The final step is to create the dumplings.  While the soup is simmering on the stove (I usually keep it on a very low temp., especially if I am going to be keeping it on the stove for a long time.  The longer you let it simmer, the longer the chicken and everything has to absorb all of the flavors aka more delicious!) beat three (3) eggs in a bowl.  Next, begin to add flour.  The amount of flour differs, but keep adding a little bit at a time until the eggs cannot take any more flour.  The texture should be appropriately sticky--it should stick to your fingers/spoon but not be soggy.  After this is accomplished, fill a small pan on the stove 3/4 with water and turn to medium heat. Once the water begins to heat up, create small spoon-sized conglomerates and drop them into the water until the pan is full.  Please note that these conglomerates do not/should not be perfect in size or be able to be rounded.  Fortunately their shape is not noticeable once in the soup.  Allow to cook until the dumplings are cooked through the middle.  Then take out, draining the water, and place in a bowl.  Continue this process until all of the dough in the mixing bowl is gone.  The final step to do is personal preference--you can add the dumplings into the soup and allow to simmer, or keep in a separate bowl and allow yourself/guests to dish up their own desired amount of dumplings into their own bowls.


Enjoy!

**A great addition to this meal, if you are a garlic fiend!, is to serve with Texas Toast--it's easy, relatively cheap, and of course delicious!

Sunday, October 10, 2010

Coconut Prawn Curry

My flatmate swore that the pictures of this originally were not the best looking prawn curry she'd ever seen...but it was by far the most delicious once I finally made it!  This recipe is simple but require a wide variety of spices, so I adapted the recipe to my less formal university flat.

Coconut Prawn Curry


(Serves 2 fairly hungry individuals)

A.
500g of prawns [cleaned & deveined]
1 medium onion [finely chopped]
3/4 C coconut milk
1 C water
1 1/2 tsp tumeric powder
1 tsp fennel seeds [may use cumin as a sub]
1 TB curry powder
pinch of salt
pinch of sugar
Chopped chilli 

B.
2 garlic cloves
1/2 inch of ginger root
pinch of salt


Take all of the B. items and chop them very finely, then set aside for later use.
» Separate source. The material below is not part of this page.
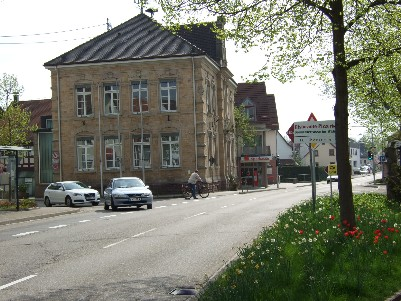 Rathaus Haueneberstein. Nordwest Ansicht.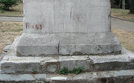 Aragonés: Calcil d'a Columna d'os Godos, en Istambul (Turquía).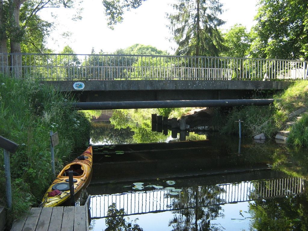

In a pot/wok, heat up 2 TB oil with the onion, curry, and fennel seeds on medium heat.  Saute until the onion become a golden brown color.  Then add the B. items that you chopped up earlier. Saute until aromatic.  Then add 1/2 C water to the pot and cook on low heat until water and oil begins to separate.

Toss in the prawns quickly and coat them with the spices on low for 1 minute.  (Add more water if borrom starts to stick).  Next add coconut milk and 1/2 C water and let simmer until boiling point.  Add the pinch of salt and sugar just to taste.  Use the chopped chilli to garnish if you are up for a little bit of spice! 


Additionally for a more filling meal, use this curry dish as a sauce on top of jasmine rice (instant or a rice cooker if you have one).  It's perfect!